The first version of this script was inspired by the procedure found at

http://encina.northwestern.edu/index.php/Cif_to_VASP, but 

I added a better CIF parsing routine using the PyCifRW library.

While this version of the script (to be referred to as the GULP backend) 

still works great, it has very many dependencies.

In order to simplify things, I first looked into CCTBX, and later ASE,

both powerful Python packages, with ASE being the simplest one to install

and use.

### ASE

The excellent ASE package, available from https://wiki.fysik.dtu.dk/ase/,

almost eliminates the need for this script, since converting a file actually is done with just three lines of code:

    from ase import io

    atoms = io.read(jobname+'.cif')

    atoms.write('POSCAR', format = 'vasp')

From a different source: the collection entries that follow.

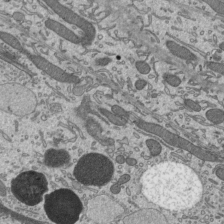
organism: Mouse
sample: Mouse epididymis efferent ductule cilia
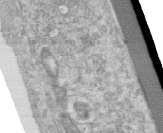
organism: Human
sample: Centriole in RPE cells
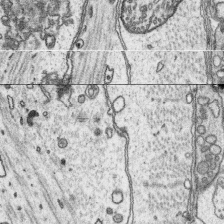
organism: Platynereis dumerilii
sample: Parapodia
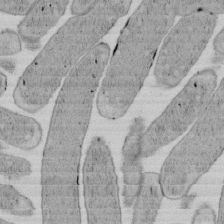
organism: E. coli
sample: Bacterial nucleoid
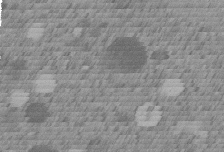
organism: C. elegans
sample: C. elegans embryo early stage
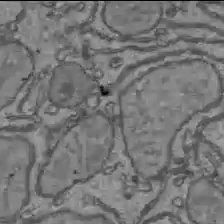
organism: C57BL Mouse
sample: Liver
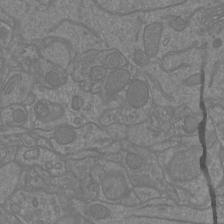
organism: Mouse
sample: Cortical neurons
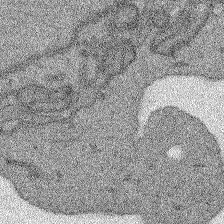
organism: Human
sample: HeLa cells
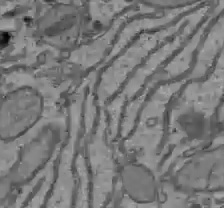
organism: C57BL Mouse
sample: Liver
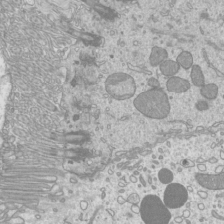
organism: Mouse
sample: Cilia; mouse epididymis
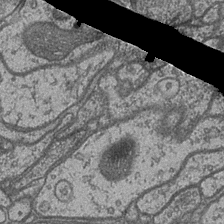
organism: Drosophila
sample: Optic medulla
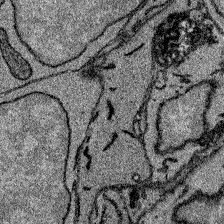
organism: Zebrafish
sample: Larval olfactory bulb
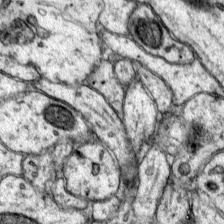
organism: Mouse
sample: Primary visual cortex
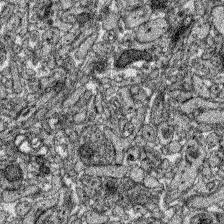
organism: Zebrafish
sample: Larval olfactory bulb
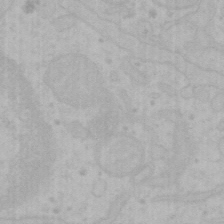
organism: Mouse
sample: Choroid plexus
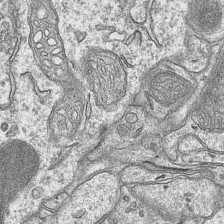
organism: Mouse
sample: CA1 Hippocampus
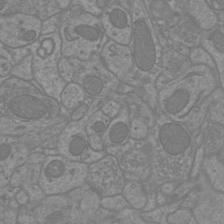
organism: Mouse
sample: Cortical neurons
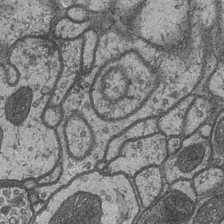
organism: Drosophila
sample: Optic medulla
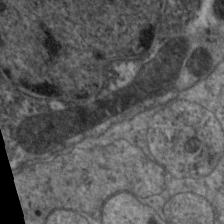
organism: C. elegans
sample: Pharynx
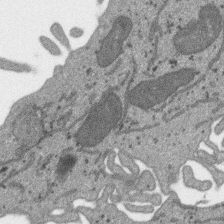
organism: Human
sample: Lung epithelial cells infected with SARS-CoV-2
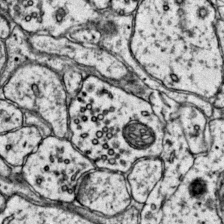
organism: Mouse
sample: Primary visual cortex
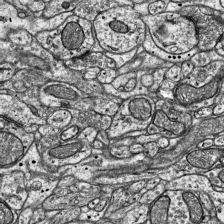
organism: Mouse
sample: Visual Cortex
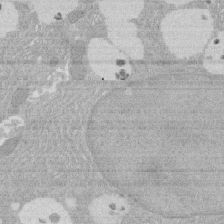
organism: Rat
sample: Salivary granule
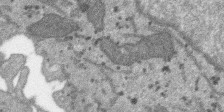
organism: Human
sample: Lung epithelial cells infected with SARS-CoV-2
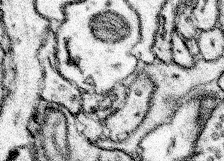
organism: Mouse
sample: Somatosensory cortex neuropil
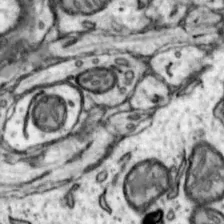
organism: Mouse
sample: Nucleus accumbens
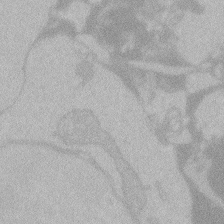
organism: Zebrafish
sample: Macrophage infected with Toxoplasma gondii
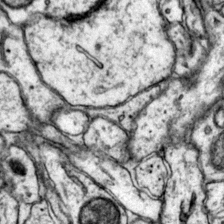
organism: Mouse
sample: Primary visual cortex
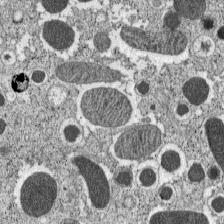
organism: C57BL Mouse
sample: Pancreatic islet
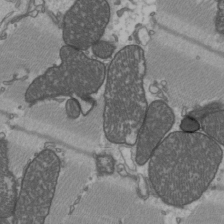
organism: C57BL Mouse
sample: Heart
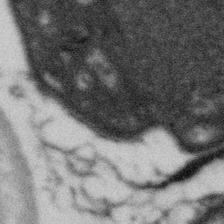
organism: Gemmata obscuriglobus
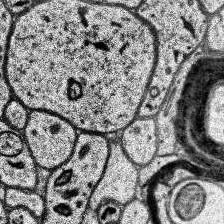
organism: Human
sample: Temporal Lobe
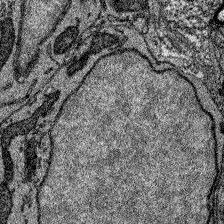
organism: Zebrafish
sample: Larval olfactory bulb
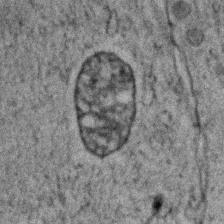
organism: Zebrafish
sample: Zebrafish embryo
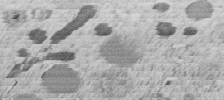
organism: C. elegans
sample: C. elegans embryo early stage
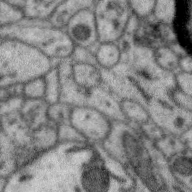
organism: Zebra finch
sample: Brain
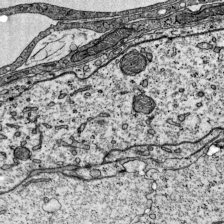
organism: Mouse
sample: Visual Cortex
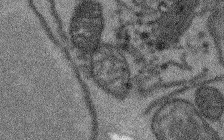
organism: Arabidopsis thaliana
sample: Root tip
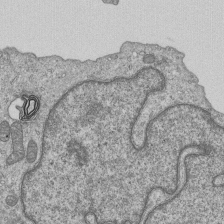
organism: Human
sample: MDA-MB-231 cells
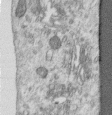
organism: Human
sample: Centriole in RPE cells
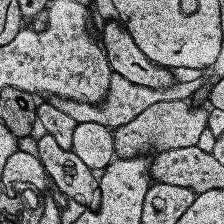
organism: Human
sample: Temporal Lobe
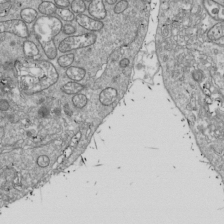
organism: Drosophila
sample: Cell division; meiosis; drosophila spermatocytes
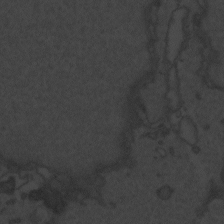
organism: Zebrafish
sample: Macrophage infected with Toxoplasma gondii
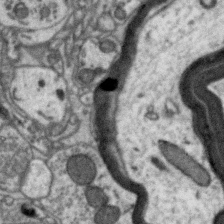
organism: Zebra finch
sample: Brain
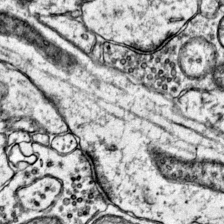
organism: Mouse
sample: Primary visual cortex
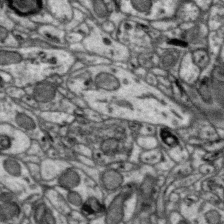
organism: Zebra finch
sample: Brain
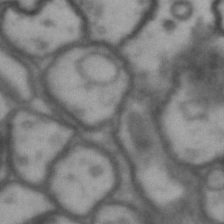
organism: Drosophila
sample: Brain
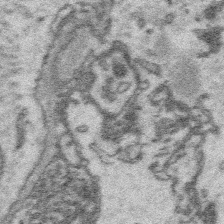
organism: Platynereis dumerilii
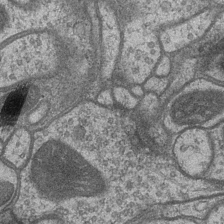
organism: Drosophila
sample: Optic medulla
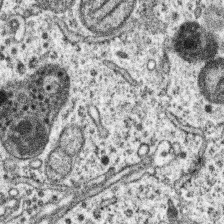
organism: Human
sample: HeLa cells
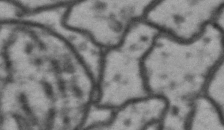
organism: Drosophila
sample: Brain

Using other backends is recommended if you run into problems with ASE's 

CIF parsing, or want direct coordinates directly (ASE writes cartesian).

### GULP 

This backend will give slightly more feedback during the conversion, and

will provide a warning if fractional occupancies are found, but the 

numerical noise is about 1e-10, compared to 1e-16 for ASE because of the

intermediate XYZ file with only 10 digits.

The GULP process will write direct coordinates.

Requirements:

 *  GULP: 

    https://www.ivec.org/gulp/

    (tested with version 3.4.9, other versions may work as well)

 *  AFLOW (aconvasp): 

    http://nietzsche.mems.duke.edu/aflow.html

    (tested with version 30060, other versions may work as well)

 *  PyCifRW 3.3 

    http://pycifrw.berlios.de/ 

    (older versions are not likely to work):

Process:

 1.  `prepareGulpInput`: Read CIF file using the PyCifRW library and write GULP in file. 

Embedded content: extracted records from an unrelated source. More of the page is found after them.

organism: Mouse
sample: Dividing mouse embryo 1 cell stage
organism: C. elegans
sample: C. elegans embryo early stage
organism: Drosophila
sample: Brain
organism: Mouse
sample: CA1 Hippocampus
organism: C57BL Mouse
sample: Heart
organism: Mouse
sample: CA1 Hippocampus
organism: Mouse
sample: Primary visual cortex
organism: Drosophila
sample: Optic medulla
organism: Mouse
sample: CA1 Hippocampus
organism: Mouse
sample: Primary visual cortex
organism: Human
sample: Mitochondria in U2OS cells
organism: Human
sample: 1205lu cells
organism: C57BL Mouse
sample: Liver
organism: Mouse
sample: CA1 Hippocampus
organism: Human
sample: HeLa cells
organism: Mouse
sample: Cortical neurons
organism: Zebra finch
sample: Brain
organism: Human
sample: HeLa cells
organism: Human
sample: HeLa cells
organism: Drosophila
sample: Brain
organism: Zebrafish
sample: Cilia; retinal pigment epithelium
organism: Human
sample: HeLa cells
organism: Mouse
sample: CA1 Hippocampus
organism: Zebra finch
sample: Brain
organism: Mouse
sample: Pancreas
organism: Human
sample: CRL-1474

 3.  `runGulp`: Run GULP to generate all unit cell coordinates based on the spacegroup symmetry operations.

 4.  `runConvasp`: Write XYZ file from GULP out file, then use ACONVASP to convert the cartesian coordinates 

      in the XYZ file into fractional coordinates.

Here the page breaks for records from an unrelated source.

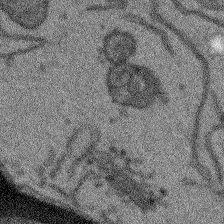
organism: Arabidopsis thaliana
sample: Root tip
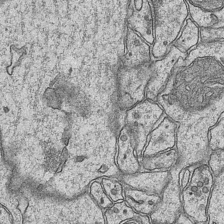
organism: Mouse
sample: CA1 Hippocampus
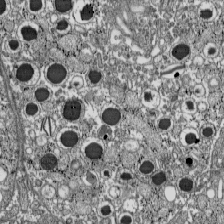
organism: C57BL Mouse
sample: Pancreatic islet
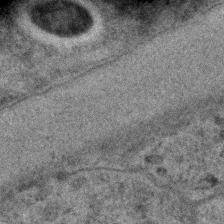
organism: C. elegans
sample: C. elegans embryo
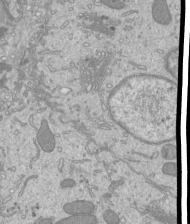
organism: Mouse
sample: Cilia; mouse epididymis
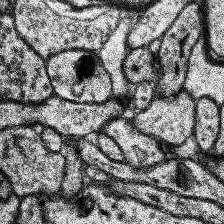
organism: Human
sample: Temporal Lobe
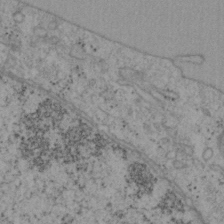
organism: Human
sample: HeLa cells
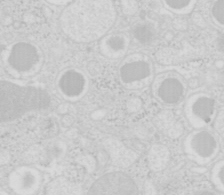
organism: Mouse
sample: Pancreas
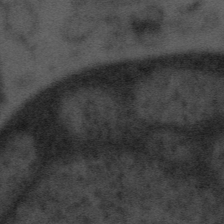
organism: Tuwongella immobilis
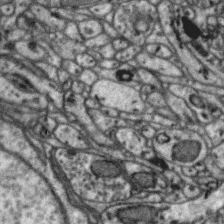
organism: Zebra finch
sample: Brain
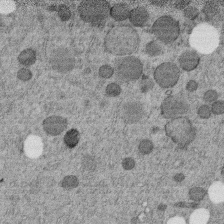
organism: C. elegans
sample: C. elegans embryo early stage
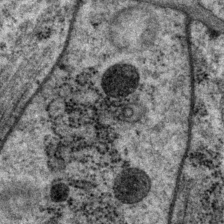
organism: P. pacificus
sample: Pharynx
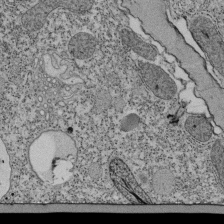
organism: Tetrahymena
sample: Cilia in tetrahymena
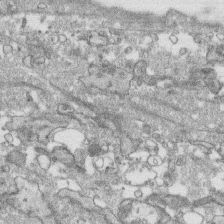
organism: Human
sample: CRL-1474
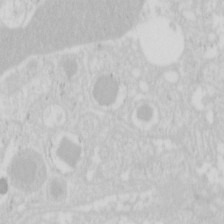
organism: Mouse
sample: Pancreas
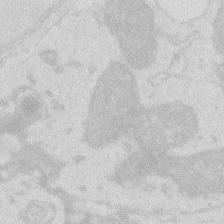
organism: Zebrafish
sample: Macrophage
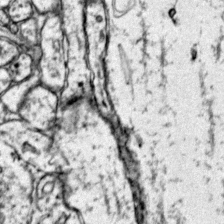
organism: Mouse
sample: Primary visual cortex
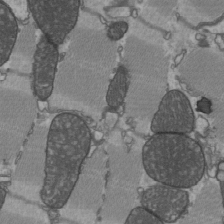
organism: C57BL Mouse
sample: Heart
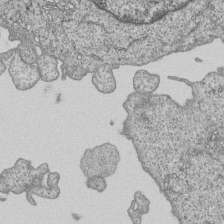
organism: Human
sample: MDA-MB-231 cells
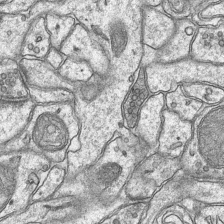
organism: Mouse
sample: CA1 Hippocampus
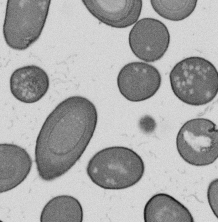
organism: B. subtilis
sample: Bacterial spore
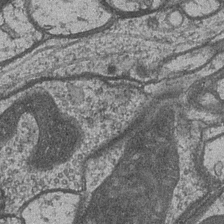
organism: Drosophila
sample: Optic medulla
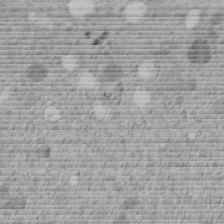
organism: C. elegans
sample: C. elegans embryo early stage
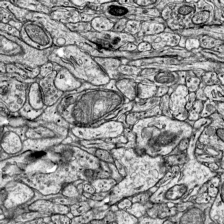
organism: Mouse
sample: Visual Cortex
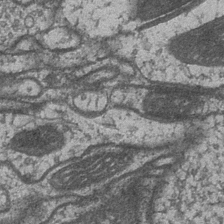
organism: Drosophila
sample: Optic medulla
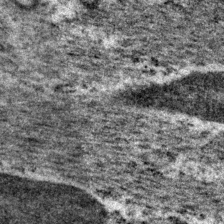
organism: P. pacificus
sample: Pharynx
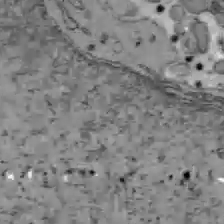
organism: C57BL Mouse
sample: Liver
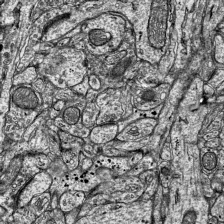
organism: Mouse
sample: Visual Cortex
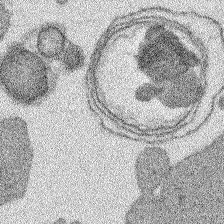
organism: Human
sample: HeLa cells
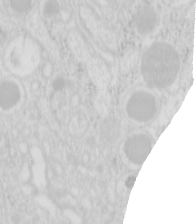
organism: Mouse
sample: Pancreas
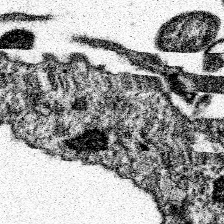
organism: Spongilla lacustris
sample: Neuroid cell
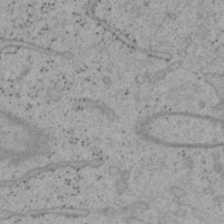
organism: Human
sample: HeLa cells
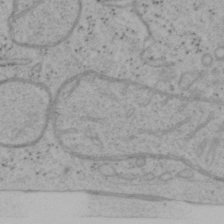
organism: Human
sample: HeLa cells
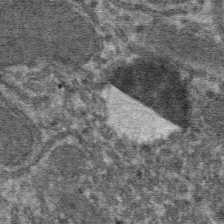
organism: Mouse
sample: Mouse hepatocytes
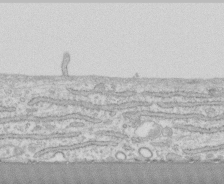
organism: Human
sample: CRL-1474
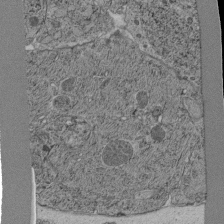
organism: C. elegans
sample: C. elegans pharynx
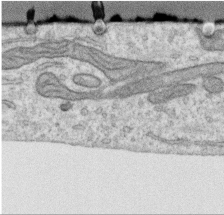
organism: Human
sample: Centriole in RPE cells
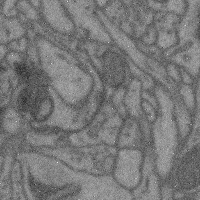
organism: Mouse
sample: Cerebral cortex
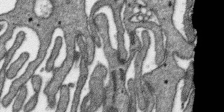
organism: Human
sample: Lung epithelial cells, uninfected (mock) control
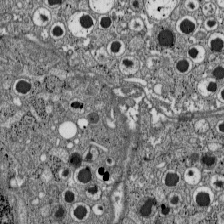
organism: C57BL Mouse
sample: Pancreatic islet
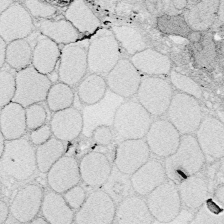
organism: Zebrafish
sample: Whole-Brain
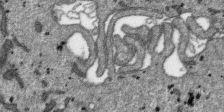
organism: Human
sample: Lung epithelial cells, uninfected (mock) control
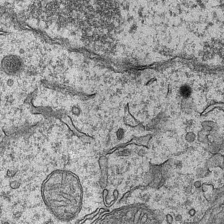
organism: Mouse
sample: CA1 Hippocampus
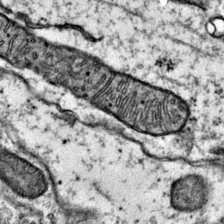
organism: Mouse
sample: Primary visual cortex
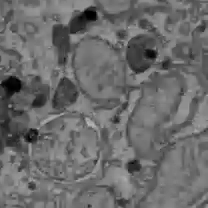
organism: C57BL Mouse
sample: Liver
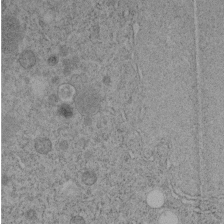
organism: C. elegans
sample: C. elegans embryo early stage
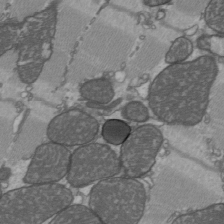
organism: C57BL Mouse
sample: Heart
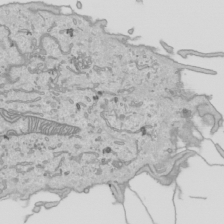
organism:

I also experimented with ATAT (ezvasp) from http://www.its.caltech.edu/~avdw/atat/ .

You may try modifying the script to run `cif2vaspUsingGULP(jobname, ezvasp = True)`

### CCTBX

I looked into using the Computational Crystallography Toolbox (CCTBX), 

which is a powerful Python package available from http://cctbx.sourceforge.net.

I did however run into some problems getting CCTBX to play nicely with my current Python 

installation. The CCTBX support is therefore experimental.